Its founding team includes former executives and scientists from Huawei, Baidu, and DJI.

by Jiang Yiman

TARS, a Chinese start-up focused on embodied artificial intelligence (AI), has raised US$120 million in angel funding, setting a record for China’s emerging embodied AI sector.

Announced on Tuesday, the round was co-led by Lanchi Ventures and Qiming Venture Partners, with backing from Linear Capital, Hengxu Capital, Hongtai Fund, Lenovo Capital, Xiang He Capital, and Hillhouse Venture Capital. The funds will go toward product development, model training, and application expansion.

Founded on February 5, TARS positions itself as a full-stack embodied AI company with capabilities in foundation models, hardware R&D, and mass production of integrated AI products.

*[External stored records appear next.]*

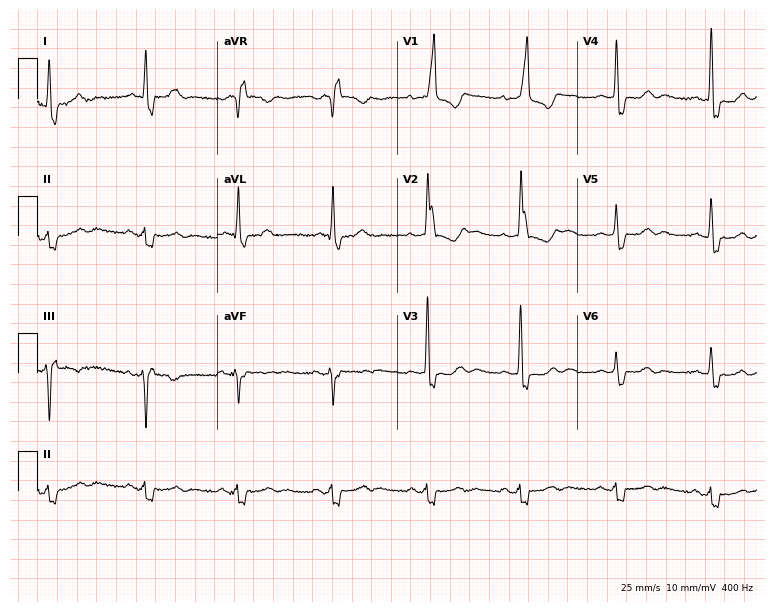
Resting 12-lead electrocardiogram. Patient: an 84-year-old female. The tracing shows right bundle branch block (RBBB).
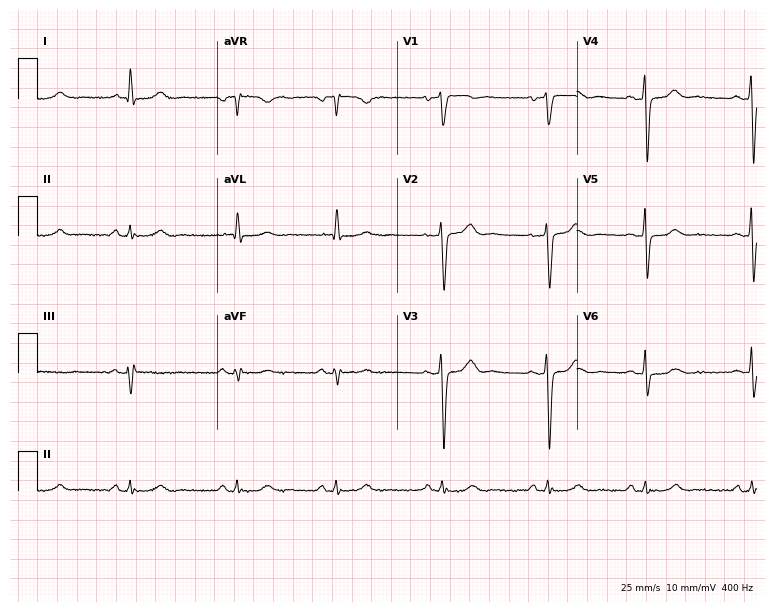
Electrocardiogram (7.3-second recording at 400 Hz), a 75-year-old male. Overall reading on record: normal ECG.
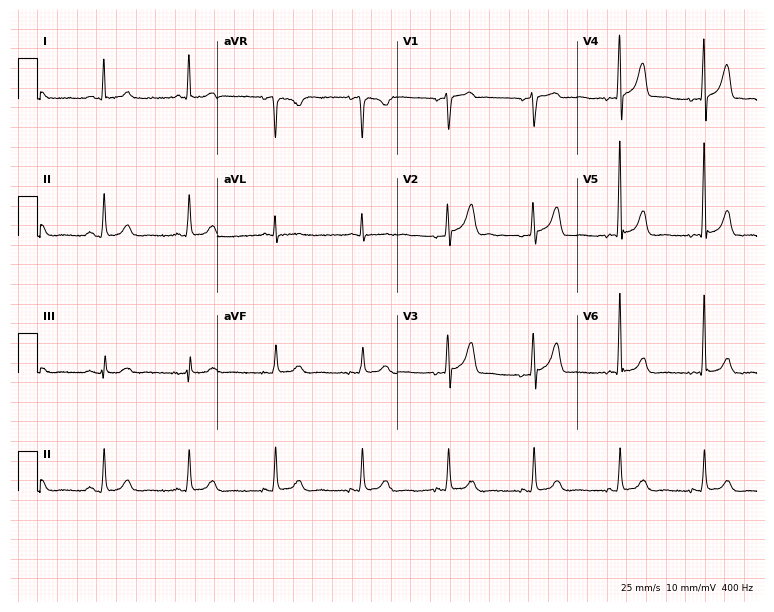
Standard 12-lead ECG recorded from a 66-year-old male. Read as a normal ECG.
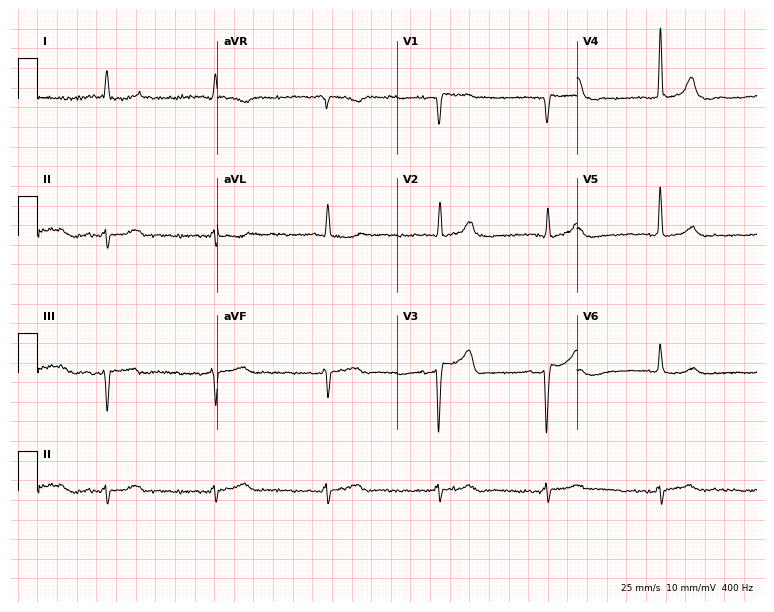
ECG — an 81-year-old male. Screened for six findings — first-degree AV block, right bundle branch block, left bundle branch block, sinus bradycardia, atrial fibrillation, sinus tachycardia — none is recorded.

Its founding team includes former executives and scientists from Huawei, Baidu, and DJI. CEO Chen Yilun was previously chief scientist for intelligent robotics at Tsinghua University’s AI institute, CTO of autonomous driving at Huawei, and machine vision chief engineer at DJI.

Chairman Li Zhenyu, formerly president of Baidu’s Intelligent Driving Group, led the Apollo open platform and autonomous ride-hailing service “Luobo Kuaipao.”

Chief scientist Ding Wenchao, a Fudan University robotics researcher and Huawei “Genius Youth” alum, helped build Huawei’s end-to-end decision networks and Fudan’s first humanoid robot, while chief architect Chen Tongqing headed Huawei’s ADS Navigation Department.

According to Tianyancha, TARS raised its registered capital from 1 million yuan to 1.36 million yuan on March 6. Investors from the latest round are now listed as shareholders.

Embodied AI — which integrates large AI models with robotics — is seen as a key future tech. McKinsey estimates the global market could reach tens of trillions of yuan by 2030.

The sector received a boost this year after “embodied intelligence” appeared for the first time in China’s annual government work report, alongside quantum tech, 6G, and bio-manufacturing.

Still, challenges remain in supply chains, datasets, and scaling real-world use. As the space evolves, only time and market validation will tell who delivers on the promise of embodied AI.